**Action item:** Report the number of lines in these entries that contain "Incidenza". Write only the number.

**Entries provided:**
________________________________________
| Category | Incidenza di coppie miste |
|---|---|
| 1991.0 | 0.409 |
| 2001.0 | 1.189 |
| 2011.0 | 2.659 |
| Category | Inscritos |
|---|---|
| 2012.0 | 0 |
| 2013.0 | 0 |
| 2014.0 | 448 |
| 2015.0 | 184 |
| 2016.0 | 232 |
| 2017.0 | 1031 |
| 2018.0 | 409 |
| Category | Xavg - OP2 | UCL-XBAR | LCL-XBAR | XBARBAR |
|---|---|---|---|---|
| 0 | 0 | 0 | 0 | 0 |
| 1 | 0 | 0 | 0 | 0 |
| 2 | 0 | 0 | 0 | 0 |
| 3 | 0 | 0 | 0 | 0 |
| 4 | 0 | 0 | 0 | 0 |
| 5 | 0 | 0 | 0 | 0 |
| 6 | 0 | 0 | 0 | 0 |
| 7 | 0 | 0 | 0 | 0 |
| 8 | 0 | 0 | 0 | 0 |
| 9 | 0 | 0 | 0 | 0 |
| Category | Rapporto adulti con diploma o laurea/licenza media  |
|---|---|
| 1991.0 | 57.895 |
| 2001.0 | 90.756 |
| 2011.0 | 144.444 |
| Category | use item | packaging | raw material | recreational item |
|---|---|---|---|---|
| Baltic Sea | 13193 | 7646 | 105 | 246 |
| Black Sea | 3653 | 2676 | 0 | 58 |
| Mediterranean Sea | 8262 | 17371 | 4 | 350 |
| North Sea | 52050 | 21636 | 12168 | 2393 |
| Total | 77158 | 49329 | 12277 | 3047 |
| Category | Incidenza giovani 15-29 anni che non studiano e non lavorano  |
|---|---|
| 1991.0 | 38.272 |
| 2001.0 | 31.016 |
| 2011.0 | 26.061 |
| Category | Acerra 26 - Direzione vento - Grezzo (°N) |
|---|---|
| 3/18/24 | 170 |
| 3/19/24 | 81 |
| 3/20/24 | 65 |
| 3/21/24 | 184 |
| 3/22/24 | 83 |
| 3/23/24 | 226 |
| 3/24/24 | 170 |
________________________________________
**Answer to this task:** 2